▶ [About this task]:
Please report the number of lines in the entries below that contain "Category", with nothing added.

[Source records]
※ ※ ※

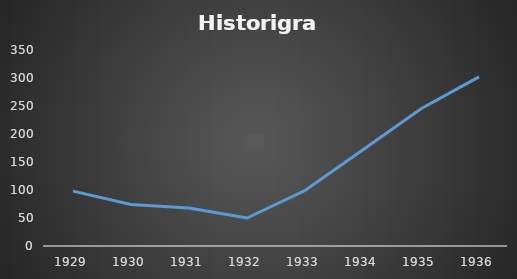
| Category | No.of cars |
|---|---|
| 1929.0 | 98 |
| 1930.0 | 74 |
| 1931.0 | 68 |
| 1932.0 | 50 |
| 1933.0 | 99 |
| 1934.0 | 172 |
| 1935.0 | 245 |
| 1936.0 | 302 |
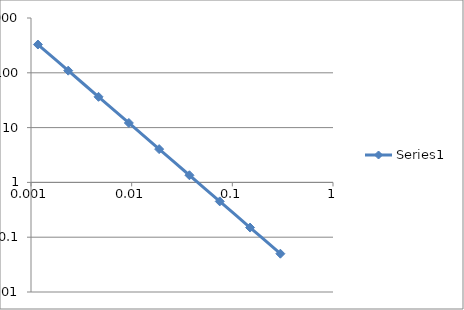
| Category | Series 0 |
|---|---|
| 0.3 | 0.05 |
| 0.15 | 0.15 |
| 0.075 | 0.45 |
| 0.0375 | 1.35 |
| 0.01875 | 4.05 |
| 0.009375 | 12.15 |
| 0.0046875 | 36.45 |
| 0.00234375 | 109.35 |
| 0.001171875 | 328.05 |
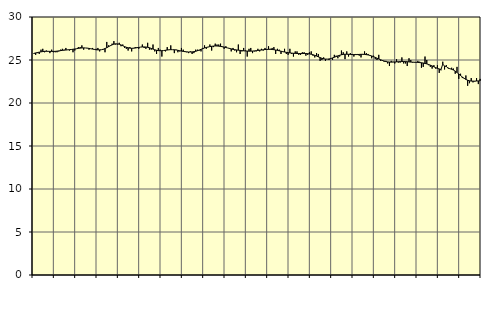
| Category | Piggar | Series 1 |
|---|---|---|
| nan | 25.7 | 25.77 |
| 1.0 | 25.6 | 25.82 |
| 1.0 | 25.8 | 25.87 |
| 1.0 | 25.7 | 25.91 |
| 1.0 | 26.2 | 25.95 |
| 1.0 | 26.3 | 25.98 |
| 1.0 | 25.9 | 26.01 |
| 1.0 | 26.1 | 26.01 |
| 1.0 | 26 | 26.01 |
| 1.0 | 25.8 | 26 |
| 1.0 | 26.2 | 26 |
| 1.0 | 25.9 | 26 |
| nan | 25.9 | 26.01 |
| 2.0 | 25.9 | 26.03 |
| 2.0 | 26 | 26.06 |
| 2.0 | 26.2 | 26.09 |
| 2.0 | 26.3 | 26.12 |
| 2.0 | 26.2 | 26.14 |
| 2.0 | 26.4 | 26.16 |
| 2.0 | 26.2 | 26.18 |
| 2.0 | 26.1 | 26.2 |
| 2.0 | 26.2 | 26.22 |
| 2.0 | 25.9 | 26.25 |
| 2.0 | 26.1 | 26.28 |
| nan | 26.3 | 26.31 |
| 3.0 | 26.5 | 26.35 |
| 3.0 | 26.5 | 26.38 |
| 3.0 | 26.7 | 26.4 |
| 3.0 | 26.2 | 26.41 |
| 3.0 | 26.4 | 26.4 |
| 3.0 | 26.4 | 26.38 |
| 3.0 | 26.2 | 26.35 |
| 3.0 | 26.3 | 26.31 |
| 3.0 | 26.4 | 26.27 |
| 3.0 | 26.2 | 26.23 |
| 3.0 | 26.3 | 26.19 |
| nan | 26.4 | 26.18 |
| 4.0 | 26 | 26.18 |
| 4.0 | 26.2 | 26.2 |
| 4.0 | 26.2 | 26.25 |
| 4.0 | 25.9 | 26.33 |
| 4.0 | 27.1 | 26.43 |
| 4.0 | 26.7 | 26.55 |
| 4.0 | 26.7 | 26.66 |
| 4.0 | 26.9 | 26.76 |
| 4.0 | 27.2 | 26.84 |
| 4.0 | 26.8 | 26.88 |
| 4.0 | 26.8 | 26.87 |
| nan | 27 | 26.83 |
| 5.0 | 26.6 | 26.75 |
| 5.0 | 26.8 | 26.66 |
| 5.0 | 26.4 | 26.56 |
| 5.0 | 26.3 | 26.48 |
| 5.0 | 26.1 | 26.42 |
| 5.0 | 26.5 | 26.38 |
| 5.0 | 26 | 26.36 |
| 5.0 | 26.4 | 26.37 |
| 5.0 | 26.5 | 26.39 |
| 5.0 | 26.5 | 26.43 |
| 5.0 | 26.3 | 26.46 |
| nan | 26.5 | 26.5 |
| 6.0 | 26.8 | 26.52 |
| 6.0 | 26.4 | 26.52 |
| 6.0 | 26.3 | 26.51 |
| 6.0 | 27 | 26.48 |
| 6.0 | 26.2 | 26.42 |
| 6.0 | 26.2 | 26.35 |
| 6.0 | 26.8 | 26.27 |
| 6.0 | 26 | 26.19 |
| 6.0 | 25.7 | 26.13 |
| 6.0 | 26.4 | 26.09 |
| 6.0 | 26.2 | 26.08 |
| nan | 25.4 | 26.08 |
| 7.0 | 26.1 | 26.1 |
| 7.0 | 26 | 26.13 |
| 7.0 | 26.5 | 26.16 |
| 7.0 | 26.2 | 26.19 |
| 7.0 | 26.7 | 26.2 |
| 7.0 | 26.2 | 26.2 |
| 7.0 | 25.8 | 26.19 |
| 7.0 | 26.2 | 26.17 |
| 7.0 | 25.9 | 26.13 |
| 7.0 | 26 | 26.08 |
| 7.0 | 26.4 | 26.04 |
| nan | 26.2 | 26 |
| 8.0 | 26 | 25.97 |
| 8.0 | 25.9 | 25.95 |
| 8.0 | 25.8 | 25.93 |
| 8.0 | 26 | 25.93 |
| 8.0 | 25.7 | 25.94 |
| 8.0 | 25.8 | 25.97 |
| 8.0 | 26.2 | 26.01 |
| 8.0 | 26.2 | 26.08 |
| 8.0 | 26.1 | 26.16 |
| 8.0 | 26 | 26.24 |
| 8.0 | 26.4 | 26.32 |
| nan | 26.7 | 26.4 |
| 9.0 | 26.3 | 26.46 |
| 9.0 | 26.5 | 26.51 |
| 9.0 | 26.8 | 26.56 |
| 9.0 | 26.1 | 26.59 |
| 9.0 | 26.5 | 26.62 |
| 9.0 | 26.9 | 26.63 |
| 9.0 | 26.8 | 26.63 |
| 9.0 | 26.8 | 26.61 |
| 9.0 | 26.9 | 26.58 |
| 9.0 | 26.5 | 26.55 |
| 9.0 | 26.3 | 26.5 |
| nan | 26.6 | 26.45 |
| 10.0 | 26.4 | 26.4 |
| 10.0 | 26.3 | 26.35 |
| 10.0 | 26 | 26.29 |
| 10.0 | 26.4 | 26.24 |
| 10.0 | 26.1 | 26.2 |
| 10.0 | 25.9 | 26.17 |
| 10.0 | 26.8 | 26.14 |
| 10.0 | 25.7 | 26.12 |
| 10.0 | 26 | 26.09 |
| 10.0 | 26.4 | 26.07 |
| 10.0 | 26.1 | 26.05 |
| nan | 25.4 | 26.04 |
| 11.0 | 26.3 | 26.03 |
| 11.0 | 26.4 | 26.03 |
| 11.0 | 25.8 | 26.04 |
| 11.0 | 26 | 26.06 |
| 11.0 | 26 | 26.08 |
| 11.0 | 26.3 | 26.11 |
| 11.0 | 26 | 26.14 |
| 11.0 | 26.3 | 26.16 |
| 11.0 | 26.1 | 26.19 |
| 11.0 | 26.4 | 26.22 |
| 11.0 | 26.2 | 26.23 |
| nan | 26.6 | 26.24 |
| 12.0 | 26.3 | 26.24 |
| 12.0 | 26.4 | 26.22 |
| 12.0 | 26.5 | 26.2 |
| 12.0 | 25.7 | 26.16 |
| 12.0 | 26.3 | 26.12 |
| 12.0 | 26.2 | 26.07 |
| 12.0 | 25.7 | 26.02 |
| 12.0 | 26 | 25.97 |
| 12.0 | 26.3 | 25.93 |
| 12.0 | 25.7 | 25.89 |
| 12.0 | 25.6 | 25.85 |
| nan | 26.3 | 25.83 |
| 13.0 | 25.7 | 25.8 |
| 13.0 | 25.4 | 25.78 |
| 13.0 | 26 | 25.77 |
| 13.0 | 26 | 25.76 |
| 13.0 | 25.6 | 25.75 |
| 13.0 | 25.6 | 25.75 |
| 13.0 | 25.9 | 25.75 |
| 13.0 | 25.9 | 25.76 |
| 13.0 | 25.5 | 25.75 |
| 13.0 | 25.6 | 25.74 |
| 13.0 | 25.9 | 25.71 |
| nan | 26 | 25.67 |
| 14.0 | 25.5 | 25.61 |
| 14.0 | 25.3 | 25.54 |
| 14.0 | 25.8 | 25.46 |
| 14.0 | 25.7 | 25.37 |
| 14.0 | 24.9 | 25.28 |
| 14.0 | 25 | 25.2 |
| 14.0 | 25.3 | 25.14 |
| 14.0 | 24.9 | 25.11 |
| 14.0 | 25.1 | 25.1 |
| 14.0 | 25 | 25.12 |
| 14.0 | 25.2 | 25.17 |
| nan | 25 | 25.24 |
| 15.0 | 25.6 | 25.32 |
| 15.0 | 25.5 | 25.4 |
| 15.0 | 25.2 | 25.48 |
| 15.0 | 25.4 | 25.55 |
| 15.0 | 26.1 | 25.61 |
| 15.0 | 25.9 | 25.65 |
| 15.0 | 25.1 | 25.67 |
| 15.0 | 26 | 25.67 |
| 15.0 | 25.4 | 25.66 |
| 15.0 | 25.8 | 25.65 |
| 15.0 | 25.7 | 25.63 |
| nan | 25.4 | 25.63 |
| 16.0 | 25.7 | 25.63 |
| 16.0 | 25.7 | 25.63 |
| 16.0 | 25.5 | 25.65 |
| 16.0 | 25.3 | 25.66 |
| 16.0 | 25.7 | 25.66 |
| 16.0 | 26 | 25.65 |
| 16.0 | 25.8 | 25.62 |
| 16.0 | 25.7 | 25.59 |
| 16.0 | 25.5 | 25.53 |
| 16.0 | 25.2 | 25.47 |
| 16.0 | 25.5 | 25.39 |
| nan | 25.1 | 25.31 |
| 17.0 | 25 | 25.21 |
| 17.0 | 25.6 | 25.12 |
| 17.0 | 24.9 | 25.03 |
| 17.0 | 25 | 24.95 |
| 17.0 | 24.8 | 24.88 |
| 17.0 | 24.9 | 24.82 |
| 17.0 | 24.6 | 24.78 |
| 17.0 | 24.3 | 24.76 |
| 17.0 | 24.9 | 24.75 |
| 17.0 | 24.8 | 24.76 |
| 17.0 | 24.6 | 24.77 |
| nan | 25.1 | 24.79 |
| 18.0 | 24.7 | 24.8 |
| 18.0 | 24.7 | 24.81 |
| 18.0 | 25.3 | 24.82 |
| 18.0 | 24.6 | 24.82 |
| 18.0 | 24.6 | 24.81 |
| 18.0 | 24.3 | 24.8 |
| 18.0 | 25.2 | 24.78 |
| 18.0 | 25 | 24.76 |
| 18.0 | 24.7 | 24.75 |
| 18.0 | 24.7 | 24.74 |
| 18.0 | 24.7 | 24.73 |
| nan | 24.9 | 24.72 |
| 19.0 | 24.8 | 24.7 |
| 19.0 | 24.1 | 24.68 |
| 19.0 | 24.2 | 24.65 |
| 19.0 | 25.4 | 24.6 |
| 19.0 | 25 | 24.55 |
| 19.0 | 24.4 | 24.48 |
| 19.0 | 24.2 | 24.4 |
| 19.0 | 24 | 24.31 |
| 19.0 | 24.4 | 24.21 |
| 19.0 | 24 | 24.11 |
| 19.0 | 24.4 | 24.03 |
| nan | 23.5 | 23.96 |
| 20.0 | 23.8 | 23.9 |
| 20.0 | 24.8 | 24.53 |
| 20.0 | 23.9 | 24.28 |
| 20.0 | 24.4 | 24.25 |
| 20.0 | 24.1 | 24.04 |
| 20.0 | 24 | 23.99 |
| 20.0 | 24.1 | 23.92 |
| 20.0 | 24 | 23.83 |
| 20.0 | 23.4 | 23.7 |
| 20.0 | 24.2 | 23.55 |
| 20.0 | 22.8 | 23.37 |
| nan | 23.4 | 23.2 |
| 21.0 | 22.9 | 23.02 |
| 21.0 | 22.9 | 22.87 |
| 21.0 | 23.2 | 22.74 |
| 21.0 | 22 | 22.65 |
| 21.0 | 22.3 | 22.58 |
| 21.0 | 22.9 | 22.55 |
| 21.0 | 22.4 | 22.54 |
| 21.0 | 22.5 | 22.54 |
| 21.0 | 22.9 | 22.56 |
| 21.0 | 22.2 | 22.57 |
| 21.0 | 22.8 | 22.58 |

※ ※ ※

▶ [Result for this task]:
3